Now it’s time to create some clusters from our twitter data. In this post, we focus only on biographical tags and we use the old kmeans algorithms in order to find significant clusters. At least we hope so.
Previously in this series:
- Description and how to grab profiles
- First statistics about locations
- How to reduce the number of token
We are looking for 15 clusters. Why this number? It’s a choice I made after some experiments. It’s boring to look at more than 15 clusters and fewer would group things we don’t want to.
Our dataset has tags as columns, with 1 if the tags is used, 0 if not. Kmeans work with a distance. There is Euclidian or cosine-based for instances. Text mining usually use the cosine distance and normalize the dataset so that the Euclidian norm of an instance is equals to one (thus similarity is between 0 and 1). It’s often use to be fair with instance with only a small number of tags. If you suppose an instance with all the tags, without normalization, it would be the most similar instance for each other instance. I don’t think it’s a good idea to normalize in this case. Each description has a very small number of tag and the number of tag is high. Nevertheless, this choice could be discuss.
Here we have a segmentation. Do we win? Not yet I think. Kmeans is an old algorithm and is not so good. There is something which is called stability which is quite important. If you run 10 Kmeans (changing the initial cluster points), you obtain 10 different results. Which is the best? Here we use a kind of cluster similarity. The best segmentation is the one which has very dissimilar clusters.
The result is here. For each cluster, you have the percent of the dataset it represents and a tag cloud with important tags. The bigger the tag, the higher his frequency in the cluster. The blacker (more black) the tag, the most representative it is i.e. it is used quite more often in this cluster than in the overall population.
Cluster 5 represent 11% of the dataset but I can’t find a better description than ‘people’. It contains common people.
Cluster 12 contains people more interested in music hence the tags band, guitar, indie, music, musician, production, rock, soul which are quite important for this cluster (high frequency in the cluster and very higher frequency than the whole population).
Cluster 13 is the news and media cluster : breaking, channel, daily, information, lastest, news, research.
Cluster 1 contains important people, hence their need to say it’s an official account or page. Their provide feed so you can know about them. The most stable cluster, whatever the segmentation you made, you got it.
Cluster 3 is more business. Things like advertising, marketing, management. If you need a guru, an expert or a consultant.
Cluster 8 is more difficult, I call them online addict. They like technology and social.
Cluster 6 is people from the culture industry. journalist, actor, comedian, columnist, singer, presenter, thinker and writer.
Other clusters are not meaningful (I think).

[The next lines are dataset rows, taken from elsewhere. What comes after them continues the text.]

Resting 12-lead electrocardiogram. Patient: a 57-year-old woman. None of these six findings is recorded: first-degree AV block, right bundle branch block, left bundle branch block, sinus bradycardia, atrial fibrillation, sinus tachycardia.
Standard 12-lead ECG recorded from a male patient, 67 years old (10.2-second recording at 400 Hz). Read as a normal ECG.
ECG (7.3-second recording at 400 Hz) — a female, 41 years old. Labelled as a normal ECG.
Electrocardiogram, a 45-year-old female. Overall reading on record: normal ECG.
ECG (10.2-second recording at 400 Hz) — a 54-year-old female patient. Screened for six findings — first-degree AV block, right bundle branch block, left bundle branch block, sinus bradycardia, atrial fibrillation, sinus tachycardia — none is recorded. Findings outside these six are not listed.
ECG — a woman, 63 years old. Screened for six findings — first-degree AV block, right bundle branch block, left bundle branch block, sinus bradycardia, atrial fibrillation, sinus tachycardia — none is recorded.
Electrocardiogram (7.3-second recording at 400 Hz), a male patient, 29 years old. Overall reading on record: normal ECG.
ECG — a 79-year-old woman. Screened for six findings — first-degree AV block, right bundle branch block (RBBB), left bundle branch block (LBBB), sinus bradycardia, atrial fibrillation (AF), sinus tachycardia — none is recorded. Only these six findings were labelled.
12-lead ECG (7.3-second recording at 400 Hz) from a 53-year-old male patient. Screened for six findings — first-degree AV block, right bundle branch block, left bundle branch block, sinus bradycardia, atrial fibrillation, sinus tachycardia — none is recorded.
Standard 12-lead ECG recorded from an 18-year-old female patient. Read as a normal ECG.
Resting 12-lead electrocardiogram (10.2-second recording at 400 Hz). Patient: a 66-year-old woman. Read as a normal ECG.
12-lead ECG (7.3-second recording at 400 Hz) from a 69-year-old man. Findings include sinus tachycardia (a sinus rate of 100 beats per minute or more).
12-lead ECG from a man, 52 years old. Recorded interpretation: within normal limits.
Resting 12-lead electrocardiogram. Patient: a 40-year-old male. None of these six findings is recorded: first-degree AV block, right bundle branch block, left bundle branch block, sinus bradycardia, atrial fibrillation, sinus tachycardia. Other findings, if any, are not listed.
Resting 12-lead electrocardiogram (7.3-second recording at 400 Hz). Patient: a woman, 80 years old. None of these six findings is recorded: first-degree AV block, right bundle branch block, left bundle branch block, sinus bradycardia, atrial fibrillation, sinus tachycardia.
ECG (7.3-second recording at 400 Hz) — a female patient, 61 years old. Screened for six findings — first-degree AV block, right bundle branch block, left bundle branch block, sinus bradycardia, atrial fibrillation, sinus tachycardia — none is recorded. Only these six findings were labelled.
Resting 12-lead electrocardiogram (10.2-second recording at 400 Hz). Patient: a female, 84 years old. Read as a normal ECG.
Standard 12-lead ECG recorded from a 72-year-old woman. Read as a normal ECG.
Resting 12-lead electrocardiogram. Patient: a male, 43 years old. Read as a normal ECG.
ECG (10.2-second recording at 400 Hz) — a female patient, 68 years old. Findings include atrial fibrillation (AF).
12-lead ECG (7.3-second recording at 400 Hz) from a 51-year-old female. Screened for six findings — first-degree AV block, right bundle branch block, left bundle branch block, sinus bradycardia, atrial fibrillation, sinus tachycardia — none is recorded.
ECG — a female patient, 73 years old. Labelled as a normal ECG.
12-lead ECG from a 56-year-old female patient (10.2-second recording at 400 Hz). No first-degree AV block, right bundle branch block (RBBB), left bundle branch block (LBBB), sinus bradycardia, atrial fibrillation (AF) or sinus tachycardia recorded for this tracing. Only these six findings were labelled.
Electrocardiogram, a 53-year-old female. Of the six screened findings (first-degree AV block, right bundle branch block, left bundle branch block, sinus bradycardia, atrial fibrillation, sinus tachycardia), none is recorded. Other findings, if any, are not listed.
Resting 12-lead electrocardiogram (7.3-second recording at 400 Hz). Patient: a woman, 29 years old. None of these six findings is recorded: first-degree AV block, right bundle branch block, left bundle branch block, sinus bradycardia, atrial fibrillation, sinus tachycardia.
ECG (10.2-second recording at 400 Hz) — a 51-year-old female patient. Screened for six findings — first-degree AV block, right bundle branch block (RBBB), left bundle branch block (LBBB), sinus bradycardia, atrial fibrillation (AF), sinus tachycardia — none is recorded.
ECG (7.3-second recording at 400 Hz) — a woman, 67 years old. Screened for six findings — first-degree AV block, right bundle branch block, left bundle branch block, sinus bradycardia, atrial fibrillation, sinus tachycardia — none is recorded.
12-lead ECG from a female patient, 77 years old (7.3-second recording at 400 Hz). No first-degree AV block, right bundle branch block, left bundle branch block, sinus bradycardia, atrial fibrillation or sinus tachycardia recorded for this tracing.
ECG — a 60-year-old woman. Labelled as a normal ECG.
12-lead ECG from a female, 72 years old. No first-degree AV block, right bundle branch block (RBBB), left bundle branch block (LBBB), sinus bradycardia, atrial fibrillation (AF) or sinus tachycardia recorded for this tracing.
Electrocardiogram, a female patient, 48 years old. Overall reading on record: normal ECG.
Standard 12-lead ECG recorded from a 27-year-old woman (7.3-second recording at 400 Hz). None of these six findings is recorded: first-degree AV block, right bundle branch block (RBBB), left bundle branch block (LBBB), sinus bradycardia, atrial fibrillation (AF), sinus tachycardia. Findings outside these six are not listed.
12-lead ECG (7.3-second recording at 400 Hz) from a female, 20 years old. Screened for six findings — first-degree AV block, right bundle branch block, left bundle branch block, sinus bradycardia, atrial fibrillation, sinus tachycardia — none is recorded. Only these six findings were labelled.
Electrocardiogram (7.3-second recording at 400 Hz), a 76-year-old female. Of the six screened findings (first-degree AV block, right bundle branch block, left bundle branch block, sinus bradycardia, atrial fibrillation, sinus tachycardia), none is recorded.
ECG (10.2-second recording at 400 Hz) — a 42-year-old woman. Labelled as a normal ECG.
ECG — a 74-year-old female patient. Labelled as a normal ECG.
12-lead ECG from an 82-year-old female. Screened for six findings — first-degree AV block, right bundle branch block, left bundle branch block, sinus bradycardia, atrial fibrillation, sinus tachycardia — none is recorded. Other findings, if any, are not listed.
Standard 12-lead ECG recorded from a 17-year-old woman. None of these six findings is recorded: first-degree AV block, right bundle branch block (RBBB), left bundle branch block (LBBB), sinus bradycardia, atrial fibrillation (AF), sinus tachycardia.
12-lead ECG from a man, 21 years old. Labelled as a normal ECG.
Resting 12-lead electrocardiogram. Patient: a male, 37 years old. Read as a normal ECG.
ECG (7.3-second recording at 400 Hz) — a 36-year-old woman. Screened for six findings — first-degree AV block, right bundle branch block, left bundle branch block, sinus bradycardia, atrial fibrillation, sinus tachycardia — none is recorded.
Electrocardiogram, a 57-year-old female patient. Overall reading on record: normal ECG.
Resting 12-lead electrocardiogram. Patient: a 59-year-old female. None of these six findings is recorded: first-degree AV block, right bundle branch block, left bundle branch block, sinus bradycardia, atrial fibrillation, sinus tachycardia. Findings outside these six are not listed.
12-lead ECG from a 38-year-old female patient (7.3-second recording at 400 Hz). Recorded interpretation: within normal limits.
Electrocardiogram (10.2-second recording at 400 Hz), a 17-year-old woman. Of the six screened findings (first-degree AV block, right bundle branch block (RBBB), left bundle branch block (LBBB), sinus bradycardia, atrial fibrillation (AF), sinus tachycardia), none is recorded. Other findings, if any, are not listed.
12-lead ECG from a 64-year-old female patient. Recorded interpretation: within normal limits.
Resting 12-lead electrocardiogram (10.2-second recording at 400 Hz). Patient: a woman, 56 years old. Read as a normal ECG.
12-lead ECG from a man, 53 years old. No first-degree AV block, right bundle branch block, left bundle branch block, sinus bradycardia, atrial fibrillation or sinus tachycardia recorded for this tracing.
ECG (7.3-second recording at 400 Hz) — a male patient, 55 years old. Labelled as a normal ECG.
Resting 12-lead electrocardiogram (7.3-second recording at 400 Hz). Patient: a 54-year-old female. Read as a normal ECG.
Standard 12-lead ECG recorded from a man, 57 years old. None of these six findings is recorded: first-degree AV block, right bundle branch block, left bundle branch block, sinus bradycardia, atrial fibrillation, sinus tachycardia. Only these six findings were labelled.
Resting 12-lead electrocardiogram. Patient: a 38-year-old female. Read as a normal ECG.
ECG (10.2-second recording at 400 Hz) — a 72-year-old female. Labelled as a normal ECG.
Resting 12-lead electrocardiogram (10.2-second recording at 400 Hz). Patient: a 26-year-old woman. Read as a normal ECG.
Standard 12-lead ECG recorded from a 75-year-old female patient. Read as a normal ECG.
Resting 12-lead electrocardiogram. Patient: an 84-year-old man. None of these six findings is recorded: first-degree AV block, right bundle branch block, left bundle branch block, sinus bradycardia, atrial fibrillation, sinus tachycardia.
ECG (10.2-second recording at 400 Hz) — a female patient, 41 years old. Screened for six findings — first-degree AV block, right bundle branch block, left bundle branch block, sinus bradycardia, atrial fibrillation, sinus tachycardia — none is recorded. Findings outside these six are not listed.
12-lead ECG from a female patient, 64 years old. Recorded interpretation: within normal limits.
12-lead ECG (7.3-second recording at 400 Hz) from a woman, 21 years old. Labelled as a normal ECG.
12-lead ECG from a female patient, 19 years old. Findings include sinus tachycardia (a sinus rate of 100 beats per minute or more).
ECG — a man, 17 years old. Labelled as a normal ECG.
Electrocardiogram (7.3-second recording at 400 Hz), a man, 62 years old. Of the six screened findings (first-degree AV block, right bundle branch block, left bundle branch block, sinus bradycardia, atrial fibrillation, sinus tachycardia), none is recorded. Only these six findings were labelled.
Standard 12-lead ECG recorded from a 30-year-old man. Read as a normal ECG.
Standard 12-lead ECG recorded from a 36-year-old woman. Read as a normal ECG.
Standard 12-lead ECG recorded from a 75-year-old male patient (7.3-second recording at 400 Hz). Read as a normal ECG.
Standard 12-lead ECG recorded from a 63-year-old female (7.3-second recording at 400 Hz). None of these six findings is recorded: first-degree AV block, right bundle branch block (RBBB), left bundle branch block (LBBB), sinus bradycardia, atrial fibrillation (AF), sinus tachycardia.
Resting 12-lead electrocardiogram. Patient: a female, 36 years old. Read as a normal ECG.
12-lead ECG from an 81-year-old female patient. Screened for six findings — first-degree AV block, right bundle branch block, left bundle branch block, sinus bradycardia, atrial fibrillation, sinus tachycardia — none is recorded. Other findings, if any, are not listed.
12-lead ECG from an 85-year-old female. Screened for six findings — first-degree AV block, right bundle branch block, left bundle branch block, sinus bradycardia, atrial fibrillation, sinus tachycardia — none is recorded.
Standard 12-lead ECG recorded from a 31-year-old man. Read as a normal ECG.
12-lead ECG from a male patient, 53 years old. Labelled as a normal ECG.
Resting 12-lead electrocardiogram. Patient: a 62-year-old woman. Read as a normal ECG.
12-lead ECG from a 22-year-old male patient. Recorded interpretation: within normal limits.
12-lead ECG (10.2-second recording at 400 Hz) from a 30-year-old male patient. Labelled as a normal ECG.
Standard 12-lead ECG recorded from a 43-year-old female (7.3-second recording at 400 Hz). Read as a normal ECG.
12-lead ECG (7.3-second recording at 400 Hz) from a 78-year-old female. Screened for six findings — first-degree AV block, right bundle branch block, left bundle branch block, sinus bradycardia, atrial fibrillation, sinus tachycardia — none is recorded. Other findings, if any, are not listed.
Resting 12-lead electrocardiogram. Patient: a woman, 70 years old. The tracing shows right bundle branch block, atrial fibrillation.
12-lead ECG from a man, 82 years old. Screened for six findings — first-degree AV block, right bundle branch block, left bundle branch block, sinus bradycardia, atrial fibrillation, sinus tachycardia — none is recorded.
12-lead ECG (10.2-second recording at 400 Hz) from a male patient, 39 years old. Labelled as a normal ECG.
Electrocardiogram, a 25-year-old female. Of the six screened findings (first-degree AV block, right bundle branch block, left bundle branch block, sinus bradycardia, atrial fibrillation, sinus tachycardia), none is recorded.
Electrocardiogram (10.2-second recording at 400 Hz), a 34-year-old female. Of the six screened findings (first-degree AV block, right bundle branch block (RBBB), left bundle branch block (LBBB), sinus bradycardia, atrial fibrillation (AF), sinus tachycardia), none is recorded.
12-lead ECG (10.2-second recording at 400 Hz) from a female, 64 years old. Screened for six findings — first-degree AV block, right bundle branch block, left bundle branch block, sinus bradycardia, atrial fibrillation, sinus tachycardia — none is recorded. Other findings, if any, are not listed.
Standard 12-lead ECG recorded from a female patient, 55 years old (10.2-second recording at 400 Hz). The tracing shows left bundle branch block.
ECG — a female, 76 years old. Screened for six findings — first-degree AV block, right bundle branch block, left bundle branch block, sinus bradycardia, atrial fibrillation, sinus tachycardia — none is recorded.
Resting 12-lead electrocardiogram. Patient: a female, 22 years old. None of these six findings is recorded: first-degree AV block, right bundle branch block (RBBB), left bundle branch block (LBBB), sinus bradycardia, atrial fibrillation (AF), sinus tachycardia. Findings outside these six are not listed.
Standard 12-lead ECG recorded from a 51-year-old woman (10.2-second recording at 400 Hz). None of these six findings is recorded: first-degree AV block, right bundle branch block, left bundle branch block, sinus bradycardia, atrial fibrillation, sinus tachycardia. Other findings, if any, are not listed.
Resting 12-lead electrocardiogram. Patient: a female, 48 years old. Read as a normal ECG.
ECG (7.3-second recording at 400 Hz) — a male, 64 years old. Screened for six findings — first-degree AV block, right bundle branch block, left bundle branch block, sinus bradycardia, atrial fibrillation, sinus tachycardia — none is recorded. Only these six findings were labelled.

Maybe we should go deeper in them? This segmentation does also omit the computer science group and university members group (which you can extract using a different segmentation). Well, clustering is an ill posed problem as we said, it gives you only one vision of the truth.
Let's stay in touch with the newsletter
June 20, 2009 at 19:58
Is it only the information from the profiles or also the last tweets ?
I thought you used the percentage of presence of each token for each user and not just a boolean value… I must have misunderstood.
June 21, 2009 at 11:18
No just profile informations.
In general you use the number of occurrence of a token. But it’s irrelevant in this case (text field too small) so it’s binary in my case (0 and 1 in the computation process). I’ve tried both methods, doesn’t make a significant difference.